Current LLM security governance faces architectural dilemmas: Traditional practices require constructing prompts → waiting for model text generation → parsing responses to make decisions, involving multiple steps leading to high latency (over 650ms). More seriously, application-layer security filters and constraint agents are at the same privilege level, so malicious agents can modify or disable filters to bypass checks.

3

Section 03

Core Technical Methods of ProbeLogits

Core Technical Methods of ProbeLogits

Technical Principles

For a given prompt, the model outputs a logit vector.
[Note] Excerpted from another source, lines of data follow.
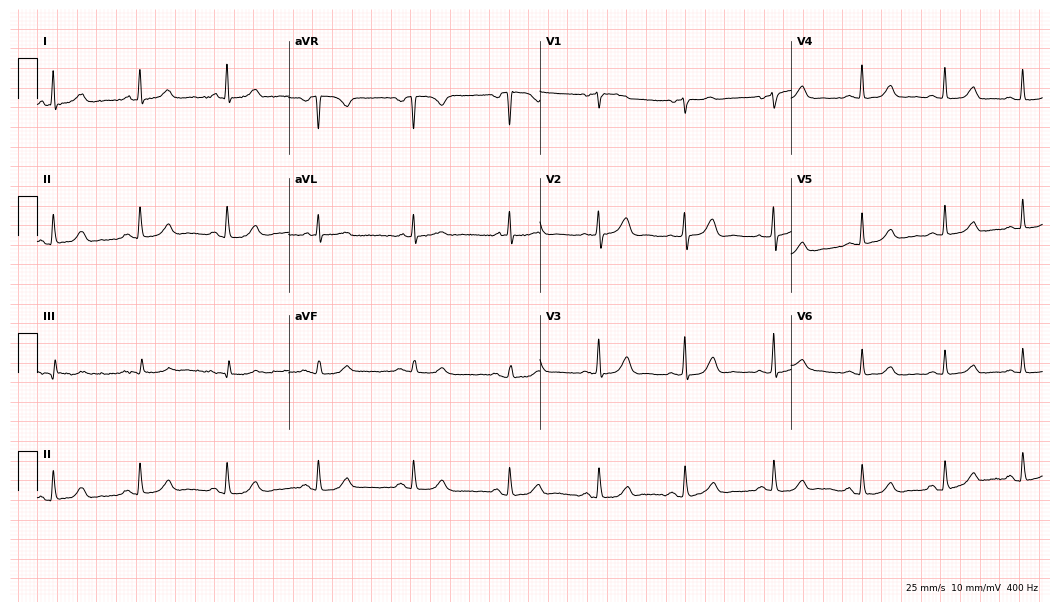
12-lead ECG from a 68-year-old female patient. No first-degree AV block, right bundle branch block (RBBB), left bundle branch block (LBBB), sinus bradycardia, atrial fibrillation (AF) or sinus tachycardia recorded for this tracing. Only these six findings were labelled.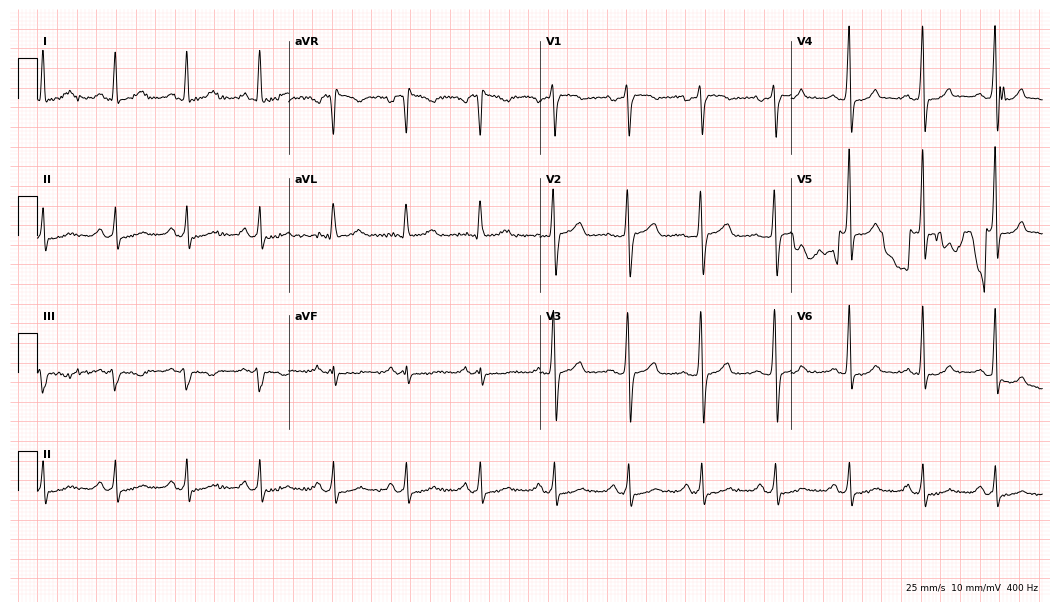
Resting 12-lead electrocardiogram (10.2-second recording at 400 Hz). Patient: a 54-year-old female. None of these six findings is recorded: first-degree AV block, right bundle branch block (RBBB), left bundle branch block (LBBB), sinus bradycardia, atrial fibrillation (AF), sinus tachycardia. Only these six findings were labelled.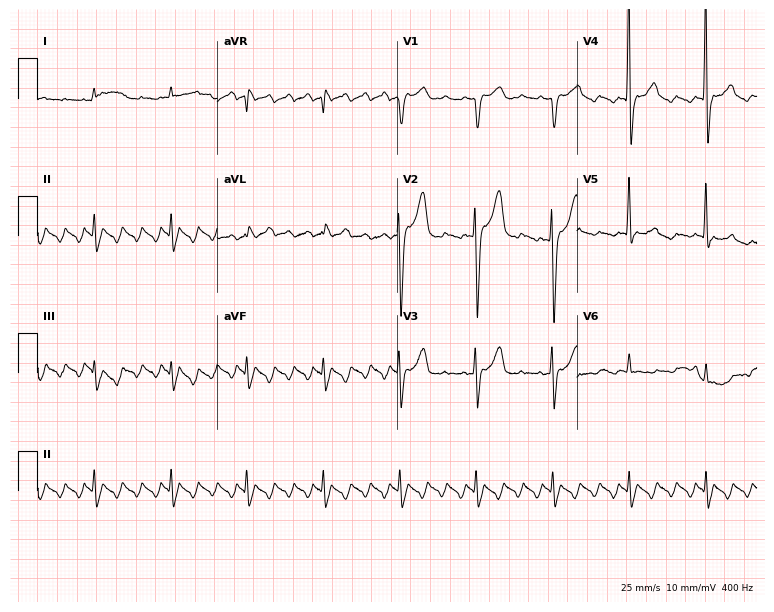
12-lead ECG (7.3-second recording at 400 Hz) from an 85-year-old male patient. Screened for six findings — first-degree AV block, right bundle branch block, left bundle branch block, sinus bradycardia, atrial fibrillation, sinus tachycardia — none is recorded.

For binary classification, compute the constrained softmax of the "Yes" and "No" tokens: P(Yes)=exp(logit_Yes)/(exp(logit_Yes)+exp(logit_No)), which only requires one forward pass and no text generation or parsing.

Three Kernel Primitives

  1. probe_yes_no: Binary classification for security judgment, returns category and confidence (0.5-1.0);
  2. probe_classify: N-way classification, labels correspond to a single token in the vocabulary;
  3. text_to_id: Converts text to token ID, implemented with BTreeMap for O(log|V|) lookup.
4

Section 04

Performance and Policy Adjustment

Performance and Policy Adjustment

Benchmark Test Results

  • OS action classification: 260-prompt benchmark (9 categories including adversarial attacks), 7B model (4-bit quantization) achieves F1=0.980, precision=1.000, recall=0.960 with zero learning parameters;
  • ToxicChat detection: 1000 real conversation dataset, F1=0.790 at α=1.0, improved to 0.837 at α=0.5 (reaching 89% of Llama Guard3's performance);
  • Latency comparison: Traditional methods take 650ms, ProbeLogits only takes 65ms (7B model), reducing latency by 10 times.

Calibration Strength α

α is a deployment policy adjustment knob: Strict policy (α≥0.8) maximizes recall (suitable for privileged operations), loose policy (α=0.5) maximizes precision (suitable for dialogue agents). Contextual calibration increases accuracy from 64.8% to 97.3%.

5

Section 05

Kernel-Level Security and Robustness Guarantees

Kernel-Level Security and Robustness Guarantees

Kernel-Level Enforcement

In Anima OS (a bare-metal x86_64 system written in Rust), agent actions must be executed through kernel-mediated host functions. ProbeLogits checks run under the WASM sandbox boundary; even if a malicious agent escapes the sandbox, it cannot bypass the checks.

Robustness Guarantees

  1. No parsing failure: Output is a floating-point probability in [0,1], no need to parse text;
  2. Bounded confidence: Binary classification confidence ranges from 0.5 to 1.0, N-way classification is 1/N;
  3. Graceful degradation: When the model is uncertain, confidence approaches 0.5/1/N; models can be upgraded or manual judgment applied;
  4. Numerical stability: Log-sum-exp prevents overflow, uniform fallback prevents division by zero, f64 accumulation prevents precision loss.
6

Section 06

Implementation and Future Outlook

Implementation and Future Outlook

Implementation Status

ProbeLogits is fully implemented in Anima OS: SmolLM2-135M achieves 1666 tokens/second (1.39 times faster than llama.cpp), Qwen2.5-7B achieves 15 tokens/second (on par with llama.cpp when DDR5 is saturated); Classification cost: 135M model takes 0.6ms, 7B model takes 65ms, supporting real-time governance.

Significance and Outlook

ProbeLogits realizes a paradigm shift in AI security architecture: from application layer to kernel layer, from text generation to direct signal reading, from probabilistic detection to structural enforcement. It proves that OS can directly understand and govern the internal state of AI workloads, providing a technical path for AI-native OS. It may become a standard OS configuration in the future.